Never forget, no one own the ULTIMATE TRUTH! And that includes you and me too.

theBlueSmokeBand
2004-07-21 16:15:17
I can't believe!
Andy will be back to see who responded to his post.


That is an ULTIMATE TRUTH ;)

wp416
2004-07-21 17:54:41
A windows developer doesn't grok Linux on his first attempt?
I can't begin to imagine the thinking process that lead the author to believe he has "tried Linux", in several hours. He has tried a few things in Linux, to be sure, but now he is issuing opinions about "Linux", whatever he means by that.


This person is a competent software developer on Windows XP, I am assuming, but is apparently writing from the point of view of a non-developer who is only interested in Linux because it might contain "amazing" as yet undiscovered applications software which will in some (undefinable way) impress him. This sounds like a person who goes to church once, and fails to be converted to Christianity. Are we surprised? hardly. let me change that analogy please. Consider a man who is interested in all-things-German, German beer, food, history, and culture, and his interest in those mysterious people known to him only as "Germans" intrigue him enough that he decides to discover Germany at the next Culturama Celebration in the large north-american city in which our feckless hero lives. So he goes into the designated German pub, spends one evening there, listens to some german music, has a few german beers, shakes hands with a man in lederhosen, and then goes home. The next day at the office water cooler, he brings forward a grand lecture on german culture, history, language, beer and food. He does not like the German ways of doing things, and he was hoping that Germans would be more impressive than he finds they really are.

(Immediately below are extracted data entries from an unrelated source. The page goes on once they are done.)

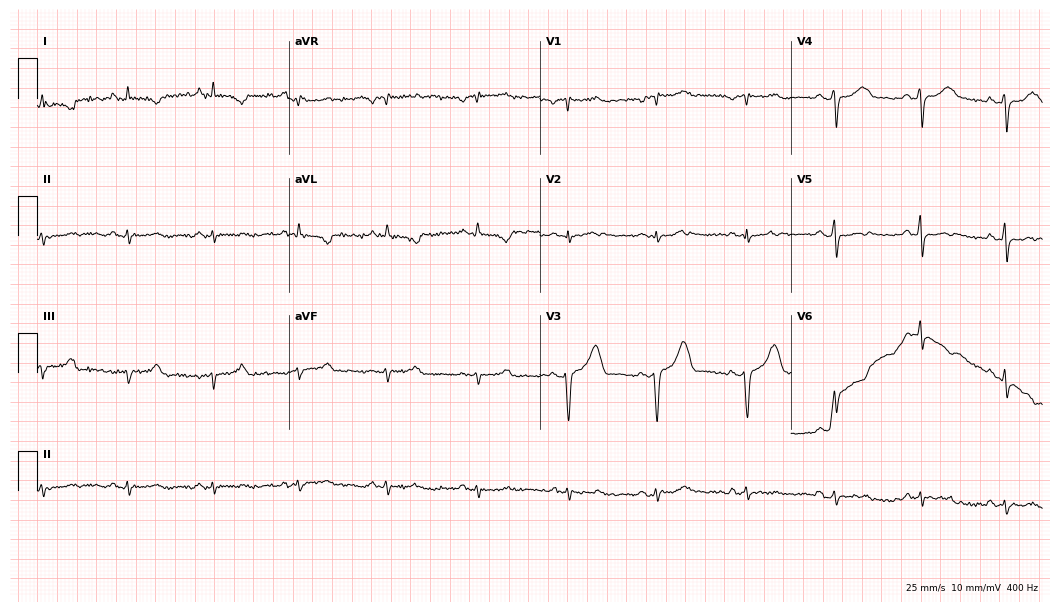
Resting 12-lead electrocardiogram. Patient: a 74-year-old male. None of these six findings is recorded: first-degree AV block, right bundle branch block, left bundle branch block, sinus bradycardia, atrial fibrillation, sinus tachycardia.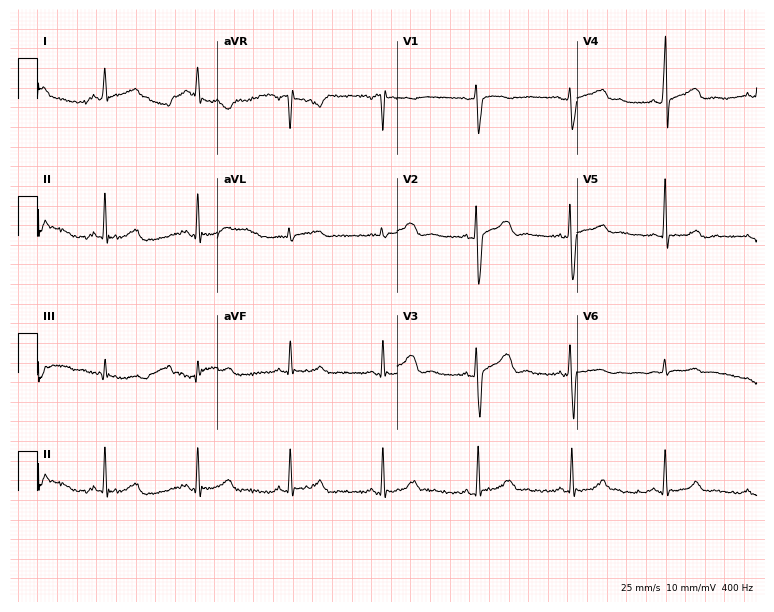
Electrocardiogram, a 34-year-old male. Overall reading on record: normal ECG.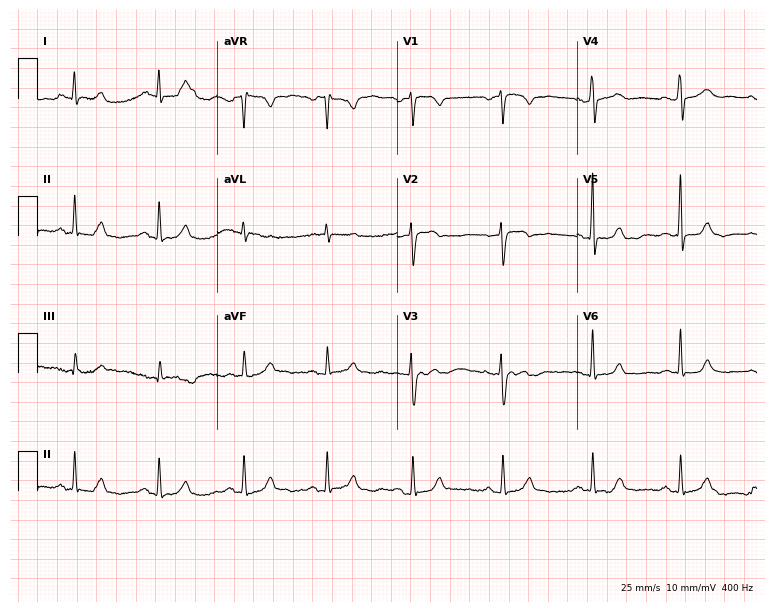
Standard 12-lead ECG recorded from a woman, 48 years old (7.3-second recording at 400 Hz). Read as a normal ECG.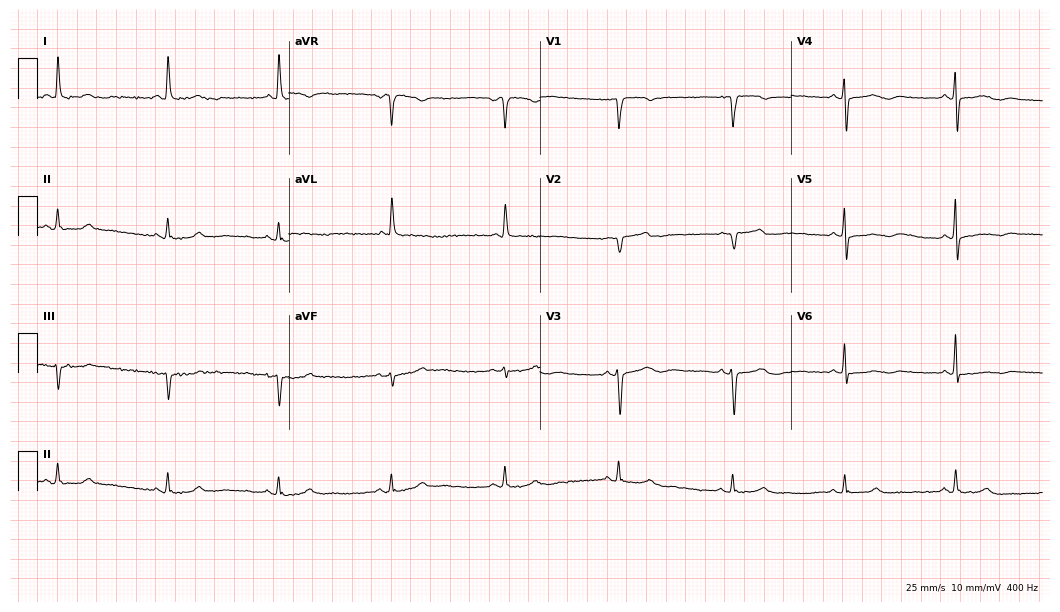
Electrocardiogram (10.2-second recording at 400 Hz), a female patient, 63 years old. Of the six screened findings (first-degree AV block, right bundle branch block (RBBB), left bundle branch block (LBBB), sinus bradycardia, atrial fibrillation (AF), sinus tachycardia), none is recorded.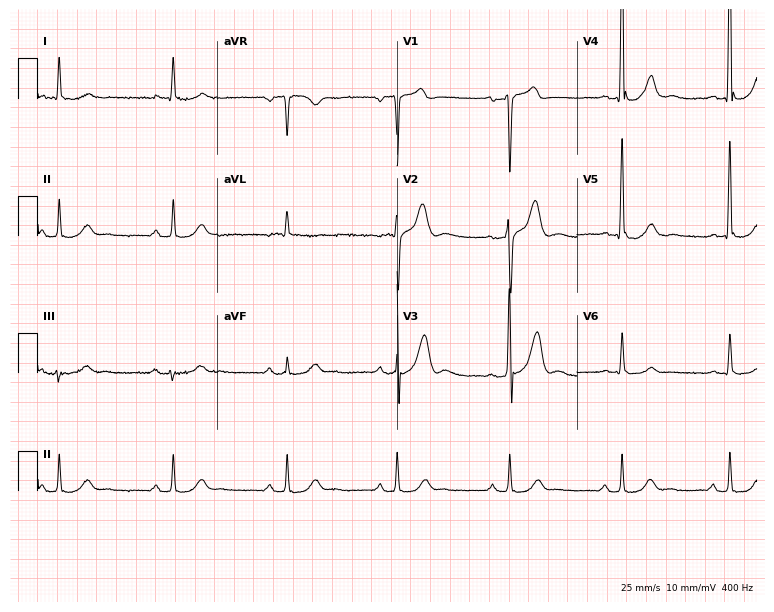
Electrocardiogram, a 69-year-old male patient. Overall reading on record: normal ECG.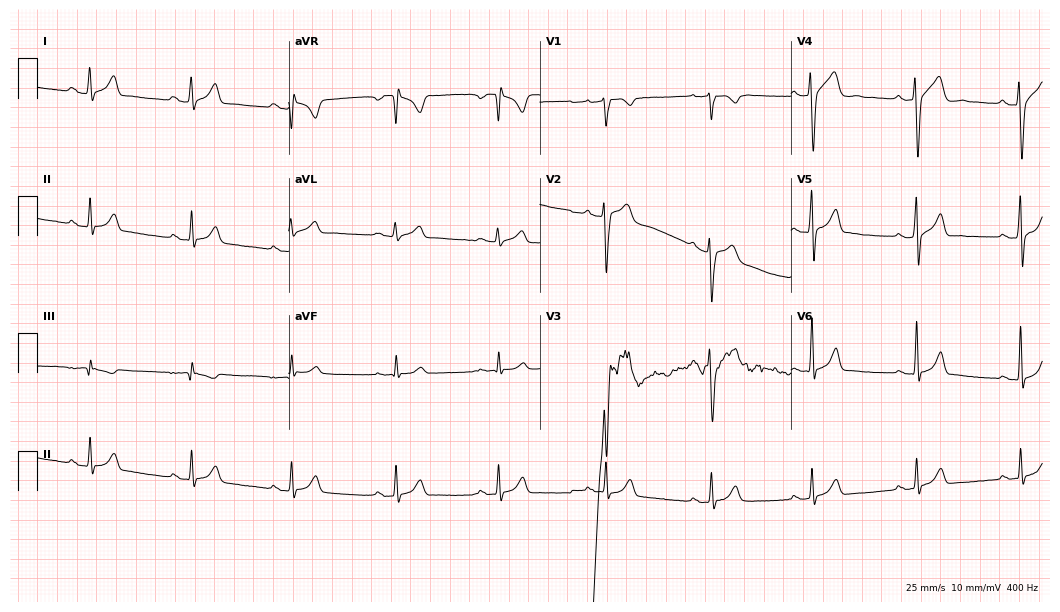
Resting 12-lead electrocardiogram. Patient: a 29-year-old male. Read as a normal ECG.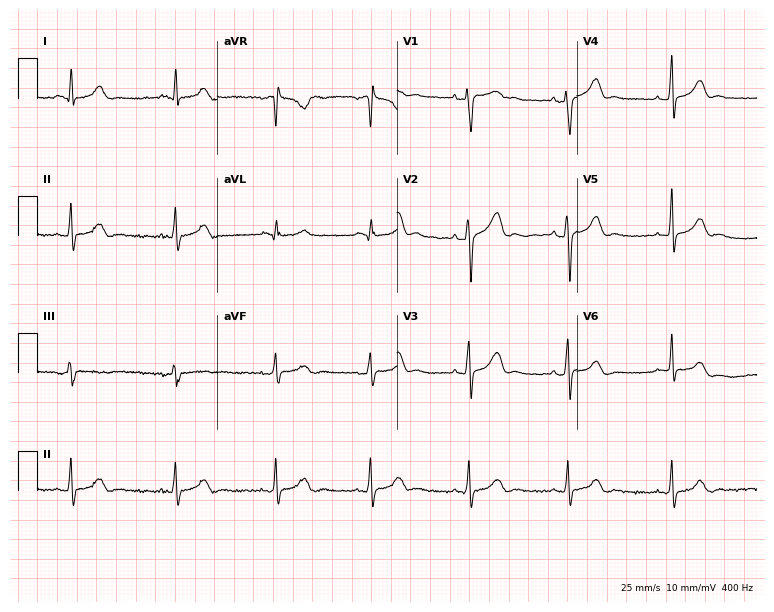
Electrocardiogram, a 39-year-old male patient. Overall reading on record: normal ECG.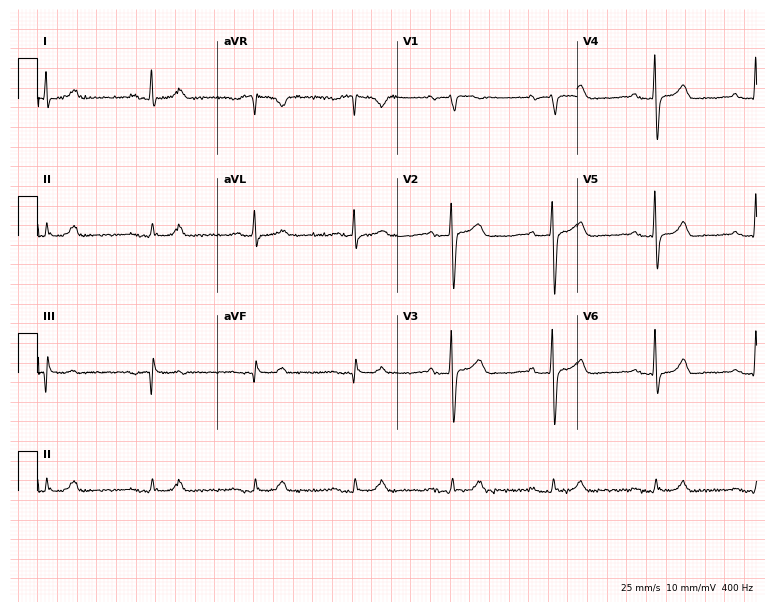
Resting 12-lead electrocardiogram (7.3-second recording at 400 Hz). Patient: a 58-year-old male. Read as a normal ECG.

This is all by way of saying that perhaps our esteemed friend might not have notied that as almost everything inside and outside Linux is different than Windows in many fundamental ways, and as many of his assumptions and comfortable conventions are missing, I think a few years might be necessary, to overcome the culture shock, before anything like a reasoned opinion begins to form.


Windows users trying Linux seem to have the same attitude as the stereotypical american tourist in Paris. That tone is very subdued in the article to which I'm responding, but there is a subtle smugness that creeps through.


RichieOR
2004-07-21 19:38:06
I can't believe!
Nice effort ULTIMATE TRUTH guy. But you kind of blew yourself out of the water with the last line of the body. Firstly Windows is the OS almost like MacOS X. Yes I am sure someone is going to complain. But the truth is that all desktops with small variations are 90% Xerox stuff with nice pictures. Added to which from a ease of use and intuitiveness aspect this user must accept that the Mac's UI leads the way, especially for new users. I don't have a mac as I can't afford the huge price, but they are the leaders in UI as for the Linux options, they are behind the 8 ball so to speak. There saving grace is they are developing faster and so have great potential.
AndyALS
2004-07-21 20:09:09
I can't believe!
I think your reply had sense, but I must to tell you, that when I compared Windows and Mac OS X in a desktop arena, I am not pointed to the UI, but as an overall desktop systems, measured what can you do on both platform, what powerful professional desktop applications you have etc. (like Adobe, Corel, AutoCAD, Macromedia, Discreet… etc. The only usable desktop applications for Linux are varieties of office suites and some rare stuff like Maya, but you must admit, that those suites are much less powerful than MS Office 2003.
Anyway Linux is a GREAT platform (especially for server roles), so as Windows are, and I think we can and have to use both platforms in relation to the best possible solution for a given problem.
momesana
2004-07-21 20:29:49
linux vs. windows
On some mailing list I read the lines "linux is hell to visit but paradise to live in". KDE is an essential part of every modern linux distro (I for myself am a "die-hard" kde fan) as is Openoffice. But don't make the mistake to reduce linux to the features KDE provides.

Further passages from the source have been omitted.